24.08.2012

Bundeskartellamt veröffentlicht Bericht zur Sektoruntersuchung im Fernwärmesektor

Das Bundeskartellamt hat am 23. August 2012  Bericht zur Sektoruntersuchung im Fernwärmesektor vorgelegt. Die Untersuchung wurde bereits im September 2009 eingeleitet und weist auf klare wettbewerbliche Defizite auf den Fernwärmemärkten nach. Nach Angaben des Bundeskartellamts werden 14 % des Wohnungsbestands in Deutschland mit Fernwärme beheizt.

Befund des Bundeskartellamts:

Das Bundeskartellamt kommt zu der Feststellung, dass es an einem funktionierenden Wettbewerb zu den etablierten Versorgern in ihrem jeweiligen Versorgungsgebiet fehle. Das Bundeskartellamt hat allerdings keine Hinweise auf ein flächendeckendes überhöhtes Preisniveau gefunden. Es sei jedoch auffallend, dass die Unterschiede zwischen den Preisen in den einzelnen Netzgebieten erheblich seien und in einigen Fällen über 100% betrügen.

Das Bundeskartellamt sieht nach der Untersuchung Anhaltspunkte für mögliche missbräuchliche Verhaltensweisen. Da der Fernwärmeversorger beim Vertrieb ebenso wie im Netzbetrieb jeweils eine marktbeherrschende Stellung einnehme, sei ein Missbrauch auf mehreren Ebenen denkbar, etwa durch Verweigerung oder Behinderung des Zugangs zum Fernwärmenetz für durchleitungswillige Wärmeerzeuger oder durch das Verlangen überhöhter Preise gegenüber Wärmeabnehmern. Gerade in dieser letzten Fallkonstellation sieht das Bundeskartellamt bei denjenigen Unternehmen, die im Rahmen des durchgeführten Vergleichs stark überdurchschnittliche Erlöse in einem oder mehreren Netzgebieten aufwiesen, einen hinreichenden Anfangsverdacht für das Vorliegen missbräuchlich überhöhter Preise für gegeben an.

Bei der Ermöglichung von Netzzugangsbegehren sieht das Amt derzeit angesichts einer einzigen Beschwerde keinen Tätigkeitsschwerpunkt.
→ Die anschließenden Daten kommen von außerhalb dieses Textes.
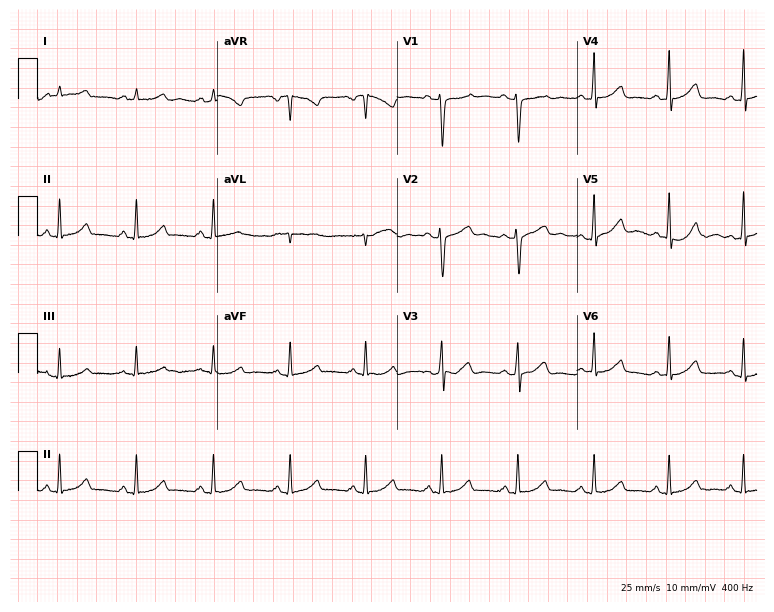
Standard 12-lead ECG recorded from a woman, 32 years old. Read as a normal ECG.

Auch stellt die Verweigerung des Ankaufs erzeugter Wärme in der Regel keinen Missbrauch dar. 

Handlungsempfehlungen:

Das Bundeskartellamt hält an seiner schon zuvor - im Rahmen der 8. GWB-Novelle formulierten - Forderung nach einer Ausdehnung der Sonderregeln für eine schärfere Missbrauchsaufsicht fest. Da die Fernwärmeversorger innerhalb ihres Versorgungsnetzgebietes in aller Regel Monopolisten seien, verspricht sich das Bundeskartellamt von einer verschärften Missbrauchsaufsicht Möglichkeiten, bestehende Verhaltensspielräume der Versorger zugunsten der Verbraucher besser zu begrenzen und Missbräuchen vorzubeugen. Das Amt spricht sich daher dafür aus, die Fernwärmemärkte im Einzelfall einer wirksamen kartellrechtlichen Preiskontrolle zu unterziehen, weshalb es für eine Aufnahme der Fernwärme in den Tatbestand des § 29 GWB plädiert (Preismissbrauchskontrolle im Energiesektor).
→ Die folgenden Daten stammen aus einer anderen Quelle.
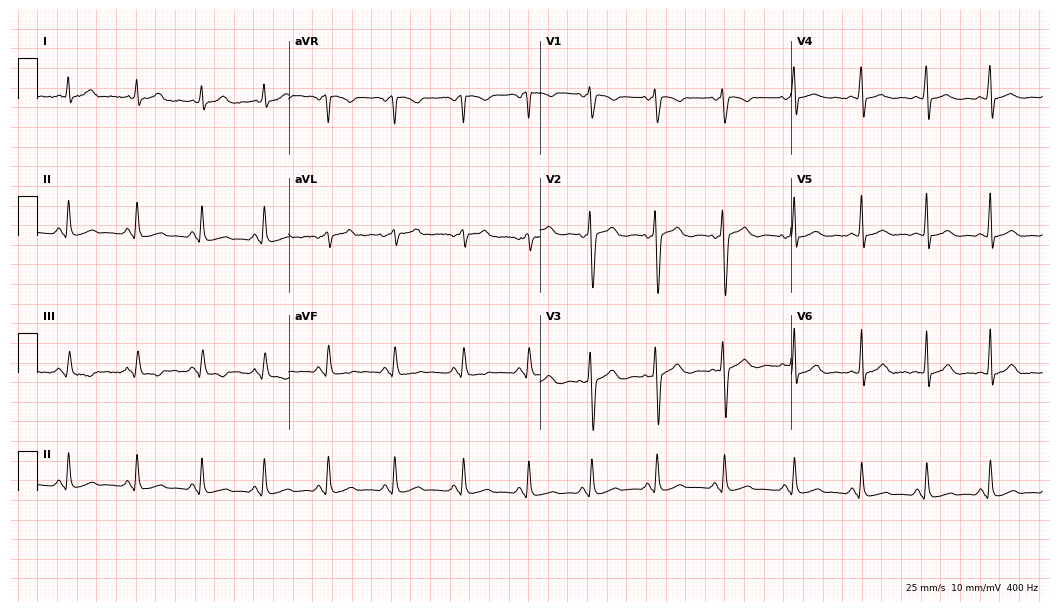
12-lead ECG (10.2-second recording at 400 Hz) from a 20-year-old female patient. Labelled as a normal ECG.

Dem Bundeskartellamt ist zudem aufgefallen, dass die Preise in Gebieten, in denen eine durch die Kommune auferlegte Verpflichtung zum Anschluss an das Fernwärmenetz besteht, tendenziell höher sind. Das Bundeskartellamt empfiehlt daher, auf die Einräumung solcher rechtlichen Monopolstellungen zu verzichten.

Weitere Schritte:

Das Bundeskartellamt beabsichtigt nun, zunächst diejenigen Netzgebiete mit den höchsten Erlösen in den Jahren 2007 und 2008 genauer zu untersuchen. Dazu wird es im ersten Schritt erforderlich sein, die vorhandenen Daten für die Jahre 2009 bis 2011 zu aktualisieren. In der Folge wird zu klären sein, inwieweit sich die teils erheblichen Preisunterschiede auf strukturelle Unterschiede zwischen den Versorgungsgebieten zurückführen lassen.

Außerdem wird das Amt gegen diejenigen Unternehmen Verfahren wegen des Verdachts missbräuchlich überhöhter Erlöse einleiten, deren Netzgebiete die im Vergleich höchsten Erlöse aufweisen.